The Missing Notebook: Persistent Memory Architecture for Agentic LLMs

1. The Paradox of the Amnesiac Agent

Frontier language models can generate functioning code, conduct security analyses on complex infrastructures, reason about multi-dimensional architectural problems — but cannot remember what they did in the previous session. Every session begins in an epistemological vacuum: the agent that competently built a distributed system over 28 hours of work, at the next session, does not even know that system exists. Architectural decisions, lessons learned from errors, user preferences, project state — everything a human collaborator would naturally accumulate over an extended collaboration — is erased when the chat closes.

This is not a bug: it is a direct consequence of the transformer architecture (Vaswani et al., 2017), where the model's input is entirely contained within the current context window with no persistent state between sessions. But the fact that it is an architectural constraint rather than an implementation error does not make it less problematic. The absence of episodic memory transforms every session into a first appointment: the same questions are re-asked, the same explanations re-given, the same errors re-committed. The human researcher spends a growing share of their time — and available tokens — re-educating the AI collaborator instead of working with them.

Platforms hosting these models have begun integrating persistence mechanisms. Transcripts from previous sessions, available as JSONL files in the sandbox filesystem. Storage areas for files produced by user and agent. Loadable operational skills from the filesystem. "Memory" mechanisms based on synthetic summaries of past conversations. These components exist and represent genuine progress. But they are discrete components, not an integrated architecture. Transcripts exist on disk but no layer organizes them semantically. Skills are available but no protocol loads them automatically based on the specific project. Work state is potentially recoverable but no boot mechanism structurally injects it into the new session's context.

The result is a system with prosthetics but not the nervous system coordinating them. The data is there; the structure making it operational is not.

2. The Four Components of the Missing Architecture

Operational experience accumulated in building and using frameworks for LLM agents with persistent memory — documented in the Relay Method (Siciliani, 2026) and the MCP Media Lives framework — has enabled identifying four architectural components that, operating in an integrated manner, solve the inter-session continuity problem.
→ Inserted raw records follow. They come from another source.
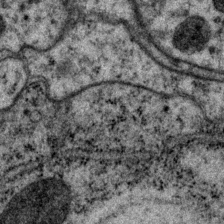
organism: P. pacificus
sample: Pharynx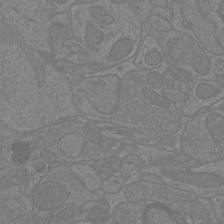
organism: Mouse
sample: Cortical neurons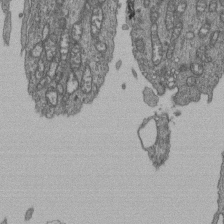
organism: Human
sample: Retinal organoid Rod and Cone cells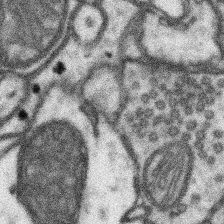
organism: Mouse
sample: Somatosensory cortex neuropil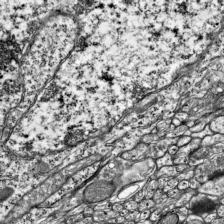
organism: Mouse
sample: Visual Cortex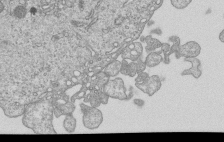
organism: Human
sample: MDA-MB-231 cells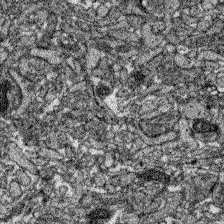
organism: Zebrafish
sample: Larval olfactory bulb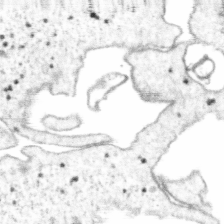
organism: Human
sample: HeLa cells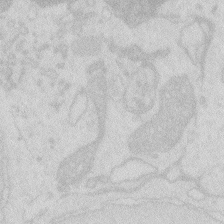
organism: Zebrafish
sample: Macrophage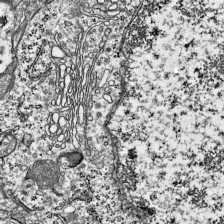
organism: Mouse
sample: Visual Cortex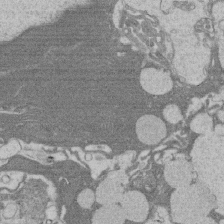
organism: Rat
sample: Salivary granule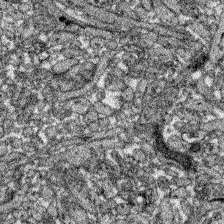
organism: Zebrafish
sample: Larval olfactory bulb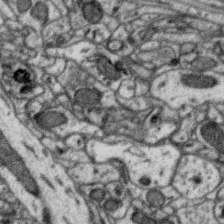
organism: Zebra finch
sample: Brain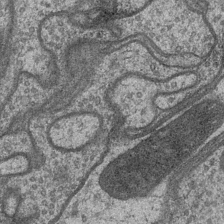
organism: Drosophila
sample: Optic medulla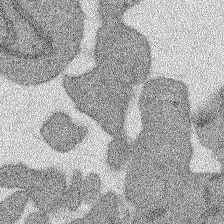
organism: Human
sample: HeLa cells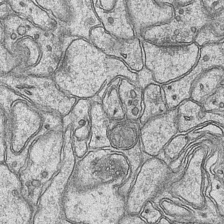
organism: Mouse
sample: CA1 Hippocampus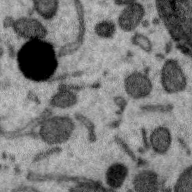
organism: Zebra finch
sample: Brain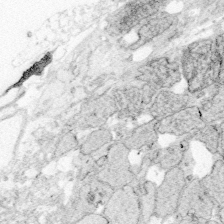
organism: Zebrafish
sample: Whole-Brain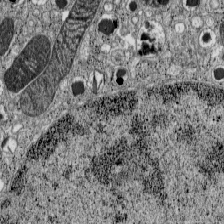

2.1 Structured Working Memory (CURRENT_STATE)

The first component is a structured snapshot of the current state of the project the agent is working on. Not a narrative summary — which would lose critical operational details — but a structured document answering specific questions: what has been completed and what remains to be done. What architectural decisions have been made and with what rationale. What constraints are active (technical, budget, time, infrastructure). What files were modified in the previous session and what their verification status is.

The CURRENT_STATE is functionally equivalent to a hospital handover sheet: the physician starting their shift does not re-read the patient's entire medical record — they consult the handover sheet containing essential information for continuing treatment without discontinuity. Similarly, the agent beginning a new session should not re-read thousands of transcript lines — it should consult a snapshot bringing it to operational state in seconds.

In the implementation I built, the CURRENT_STATE is a structured Markdown document with fixed sections (objectives, completed, pending, blocked, decisions, dependencies) updated by the agent at each session's end and automatically loaded at the next session's start through the boot protocol.

2.2 Explicit Handover (HANDOVER)

The second component is an artifact that every session explicitly produces and that contains the information necessary for the subsequent session to continue without discontinuity. The handover includes: a summary of what was completed in the session, with references to produced files and commits. A list of what was left pending, with the context needed to resume work. Problems encountered during the session, with solutions adopted or attempted. Recommendations for the next session, including suggested priorities and identified risks.

The handover is the relay baton — the mechanism transforming isolated sessions into a coherent path. Without an explicit handover, the next session starts from zero even if CURRENT_STATE is available, because CURRENT_STATE describes where we are but not how we got there nor where we should go.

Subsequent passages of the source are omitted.